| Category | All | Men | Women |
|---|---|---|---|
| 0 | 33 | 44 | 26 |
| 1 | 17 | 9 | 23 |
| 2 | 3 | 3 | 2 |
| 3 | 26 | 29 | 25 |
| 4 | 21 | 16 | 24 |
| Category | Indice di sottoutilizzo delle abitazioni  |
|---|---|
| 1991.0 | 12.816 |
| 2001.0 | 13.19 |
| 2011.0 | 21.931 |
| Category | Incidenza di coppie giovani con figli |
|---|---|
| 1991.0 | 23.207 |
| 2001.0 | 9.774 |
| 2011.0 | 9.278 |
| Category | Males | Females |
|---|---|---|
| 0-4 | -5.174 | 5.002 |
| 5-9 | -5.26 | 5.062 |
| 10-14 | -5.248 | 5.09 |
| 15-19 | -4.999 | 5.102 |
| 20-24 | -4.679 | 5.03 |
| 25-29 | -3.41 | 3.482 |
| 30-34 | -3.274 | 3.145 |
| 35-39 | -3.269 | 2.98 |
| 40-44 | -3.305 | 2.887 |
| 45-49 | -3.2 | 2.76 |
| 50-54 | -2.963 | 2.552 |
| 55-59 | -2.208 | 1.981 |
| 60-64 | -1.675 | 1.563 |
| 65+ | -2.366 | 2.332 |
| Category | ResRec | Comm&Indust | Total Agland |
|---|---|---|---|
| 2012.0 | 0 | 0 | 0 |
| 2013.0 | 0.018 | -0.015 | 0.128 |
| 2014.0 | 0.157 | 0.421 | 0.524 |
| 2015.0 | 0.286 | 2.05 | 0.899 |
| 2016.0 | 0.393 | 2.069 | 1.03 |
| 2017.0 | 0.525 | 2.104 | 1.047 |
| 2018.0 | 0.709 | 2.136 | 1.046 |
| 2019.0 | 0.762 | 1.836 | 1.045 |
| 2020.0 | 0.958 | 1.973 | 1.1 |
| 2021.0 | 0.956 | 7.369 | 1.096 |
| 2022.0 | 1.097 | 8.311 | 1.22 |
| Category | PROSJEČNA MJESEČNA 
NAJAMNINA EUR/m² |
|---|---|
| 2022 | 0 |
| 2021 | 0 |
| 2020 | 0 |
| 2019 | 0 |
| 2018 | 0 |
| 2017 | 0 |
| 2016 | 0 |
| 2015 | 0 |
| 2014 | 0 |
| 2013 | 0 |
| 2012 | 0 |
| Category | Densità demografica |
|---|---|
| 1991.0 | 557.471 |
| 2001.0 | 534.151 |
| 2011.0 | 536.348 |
-------
All of the entries above need to be output again exactly.

| Category | All | Men | Women |
|---|---|---|---|
| 0 | 33 | 44 | 26 |
| 1 | 17 | 9 | 23 |
| 2 | 3 | 3 | 2 |
| 3 | 26 | 29 | 25 |
| 4 | 21 | 16 | 24 |
| Category | Indice di sottoutilizzo delle abitazioni  |
|---|---|
| 1991.0 | 12.816 |
| 2001.0 | 13.19 |
| 2011.0 | 21.931 |
| Category | Incidenza di coppie giovani con figli |
|---|---|
| 1991.0 | 23.207 |
| 2001.0 | 9.774 |
| 2011.0 | 9.278 |
| Category | Males | Females |
|---|---|---|
| 0-4 | -5.174 | 5.002 |
| 5-9 | -5.26 | 5.062 |
| 10-14 | -5.248 | 5.09 |
| 15-19 | -4.999 | 5.102 |
| 20-24 | -4.679 | 5.03 |
| 25-29 | -3.41 | 3.482 |
| 30-34 | -3.274 | 3.145 |
| 35-39 | -3.269 | 2.98 |
| 40-44 | -3.305 | 2.887 |
| 45-49 | -3.2 | 2.76 |
| 50-54 | -2.963 | 2.552 |
| 55-59 | -2.208 | 1.981 |
| 60-64 | -1.675 | 1.563 |
| 65+ | -2.366 | 2.332 |
| Category | ResRec | Comm&Indust | Total Agland |
|---|---|---|---|
| 2012.0 | 0 | 0 | 0 |
| 2013.0 | 0.018 | -0.015 | 0.128 |
| 2014.0 | 0.157 | 0.421 | 0.524 |
| 2015.0 | 0.286 | 2.05 | 0.899 |
| 2016.0 | 0.393 | 2.069 | 1.03 |
| 2017.0 | 0.525 | 2.104 | 1.047 |
| 2018.0 | 0.709 | 2.136 | 1.046 |
| 2019.0 | 0.762 | 1.836 | 1.045 |
| 2020.0 | 0.958 | 1.973 | 1.1 |
| 2021.0 | 0.956 | 7.369 | 1.096 |
| 2022.0 | 1.097 | 8.311 | 1.22 |
| Category | PROSJEČNA MJESEČNA 
NAJAMNINA EUR/m² |
|---|---|
| 2022 | 0 |
| 2021 | 0 |
| 2020 | 0 |
| 2019 | 0 |
| 2018 | 0 |
| 2017 | 0 |
| 2016 | 0 |
| 2015 | 0 |
| 2014 | 0 |
| 2013 | 0 |
| 2012 | 0 |
| Category | Densità demografica |
|---|---|
| 1991.0 | 557.471 |
| 2001.0 | 534.151 |
| 2011.0 | 536.348 |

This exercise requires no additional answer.